▸ **EXERCISE BRIEF**:
What you give back must match the records below exactly, apart from the pictures, which are omitted.

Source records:
────

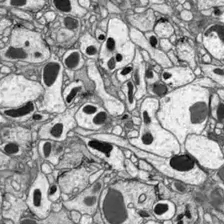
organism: Drosophila
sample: Optic lobe
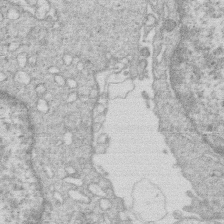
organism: Human
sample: Macrophage cells
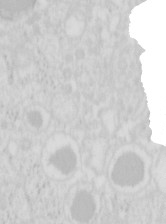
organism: Mouse
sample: Pancreas
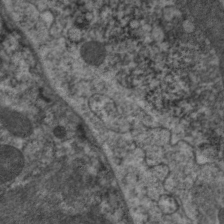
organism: C. elegans
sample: Pharynx
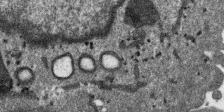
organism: Human
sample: Lung epithelial cells infected with SARS-CoV-2
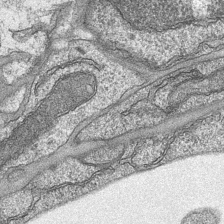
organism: Mouse
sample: CA1 Hippocampus
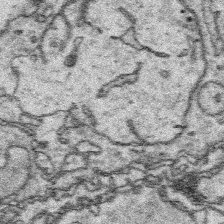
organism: Platynereis dumerilii
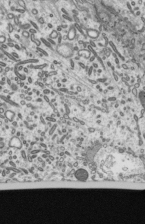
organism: Mouse
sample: Mouse epididymis efferent ductule cilia
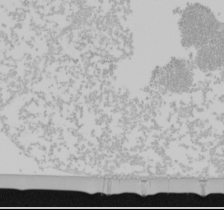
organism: Mouse
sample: Cancer cell death in ED-1 cells
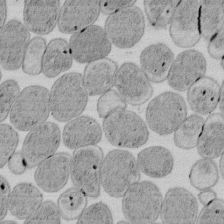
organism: E. coli
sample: Bacterial nucleoid
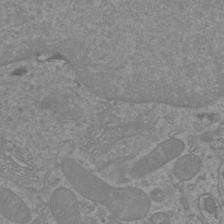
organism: Mouse
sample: Cortical neurons
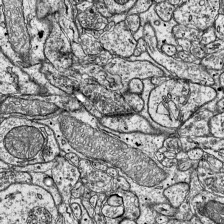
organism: Mouse
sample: Visual Cortex
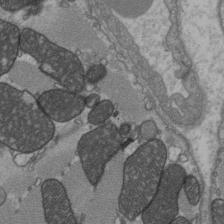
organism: C57BL Mouse
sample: Heart
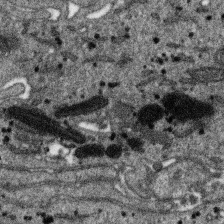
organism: Human
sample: Lung epithelial cells infected with SARS-CoV-2
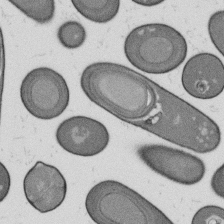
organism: B. subtilis
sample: Bacterial spore
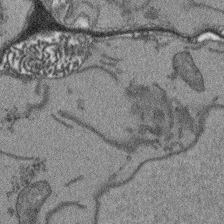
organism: Arabidopsis thaliana
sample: Root tip
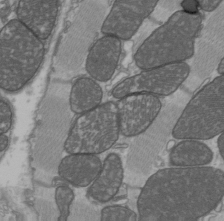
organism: C57BL Mouse
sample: Heart
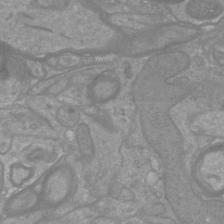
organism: Mouse
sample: Cortical neurons
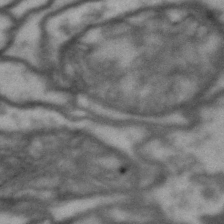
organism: Drosophila
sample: Brain
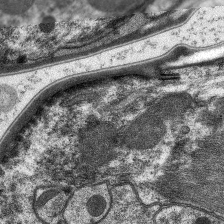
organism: C. elegans
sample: Pharynx
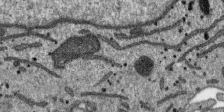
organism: Human
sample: Lung epithelial cells, uninfected (mock) control
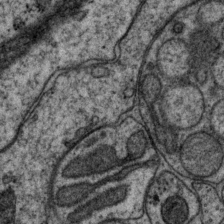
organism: P. pacificus
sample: Pharynx
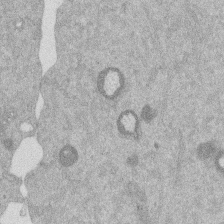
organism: Mouse
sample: Dividing mouse embryo 1 cell stage
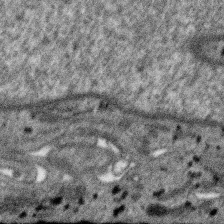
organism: Human
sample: Lung epithelial cells infected with SARS-CoV-2
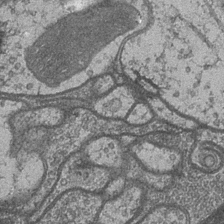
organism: Drosophila
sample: Optic medulla
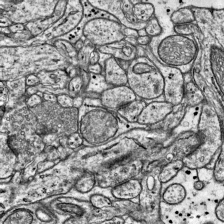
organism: Mouse
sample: Visual Cortex
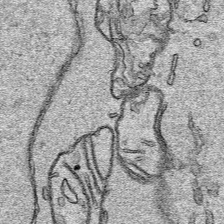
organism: Human
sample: Mitochondria in HCT116 cells
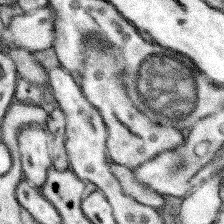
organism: Mouse
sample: Somatosensory cortex neuropil
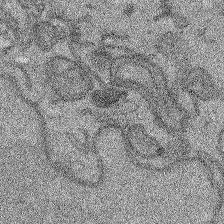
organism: Human
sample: HeLa cells
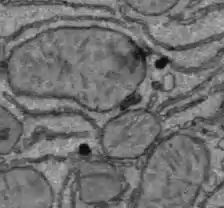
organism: C57BL Mouse
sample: Liver
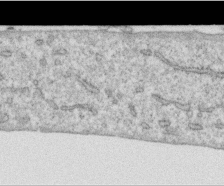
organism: Human
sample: Centriole in RPE cells
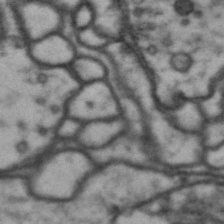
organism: Drosophila
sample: Brain
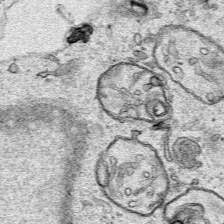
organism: Human
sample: Mitochondria in HCT116 cells
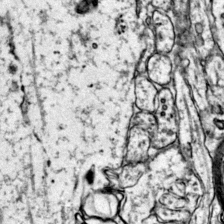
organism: Mouse
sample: Primary visual cortex
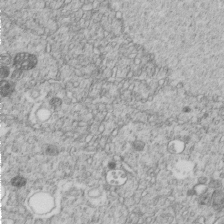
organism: C. elegans
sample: C. elegans embryo early stage
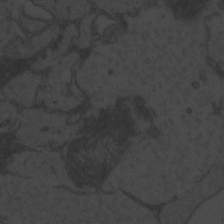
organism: Zebrafish
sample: Macrophage infected with Toxoplasma gondii
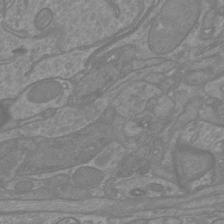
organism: Mouse
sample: Cortical neurons
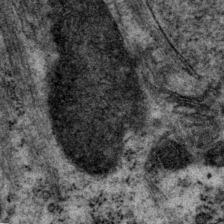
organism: P. pacificus
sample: Pharynx
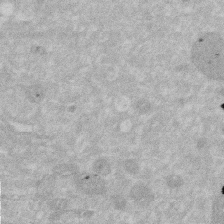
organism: Human
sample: HIV infected U937 cells
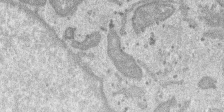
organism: Human
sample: Lung epithelial cells infected with SARS-CoV-2
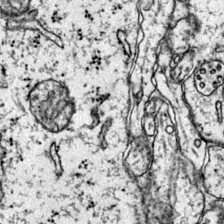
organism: Mouse
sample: Primary visual cortex
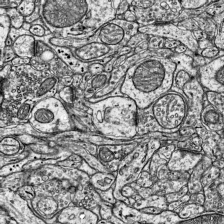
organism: Mouse
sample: Visual Cortex
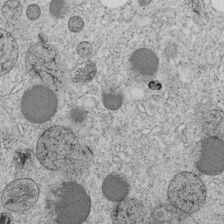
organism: C. elegans
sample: C. elegans embryo early stage
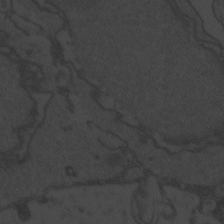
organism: Zebrafish
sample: Macrophage infected with Toxoplasma gondii
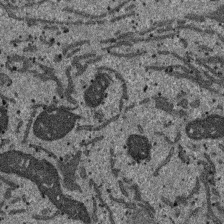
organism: Human
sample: Lung epithelial cells infected with SARS-CoV-2

────

▸ **TASK ANSWER**:
organism: Drosophila
sample: Optic lobe
organism: Human
sample: Macrophage cells
organism: Mouse
sample: Pancreas
organism: C. elegans
sample: Pharynx
organism: Human
sample: Lung epithelial cells infected with SARS-CoV-2
organism: Mouse
sample: CA1 Hippocampus
organism: Platynereis dumerilii
organism: Mouse
sample: Mouse epididymis efferent ductule cilia
organism: Mouse
sample: Cancer cell death in ED-1 cells
organism: E. coli
sample: Bacterial nucleoid
organism: Mouse
sample: Cortical neurons
organism: Mouse
sample: Visual Cortex
organism: C57BL Mouse
sample: Heart
organism: Human
sample: Lung epithelial cells infected with SARS-CoV-2
organism: B. subtilis
sample: Bacterial spore
organism: Arabidopsis thaliana
sample: Root tip
organism: C57BL Mouse
sample: Heart
organism: Mouse
sample: Cortical neurons
organism: Drosophila
sample: Brain
organism: C. elegans
sample: Pharynx
organism: Human
sample: Lung epithelial cells, uninfected (mock) control
organism: P. pacificus
sample: Pharynx
organism: Mouse
sample: Dividing mouse embryo 1 cell stage
organism: Human
sample: Lung epithelial cells infected with SARS-CoV-2
organism: Drosophila
sample: Optic medulla
organism: Mouse
sample: Visual Cortex
organism: Human
sample: Mitochondria in HCT116 cells
organism: Mouse
sample: Somatosensory cortex neuropil
organism: Human
sample: HeLa cells
organism: C57BL Mouse
sample: Liver
organism: Human
sample: Centriole in RPE cells
organism: Drosophila
sample: Brain
organism: Human
sample: Mitochondria in HCT116 cells
organism: Mouse
sample: Primary visual cortex
organism: C. elegans
sample: C. elegans embryo early stage
organism: Zebrafish
sample: Macrophage infected with Toxoplasma gondii
organism: Mouse
sample: Cortical neurons
organism: P. pacificus
sample: Pharynx
organism: Human
sample: HIV infected U937 cells
organism: Human
sample: Lung epithelial cells infected with SARS-CoV-2
organism: Mouse
sample: Primary visual cortex
organism: Mouse
sample: Visual Cortex
organism: C. elegans
sample: C. elegans embryo early stage
organism: Zebrafish
sample: Macrophage infected with Toxoplasma gondii
organism: Human
sample: Lung epithelial cells infected with SARS-CoV-2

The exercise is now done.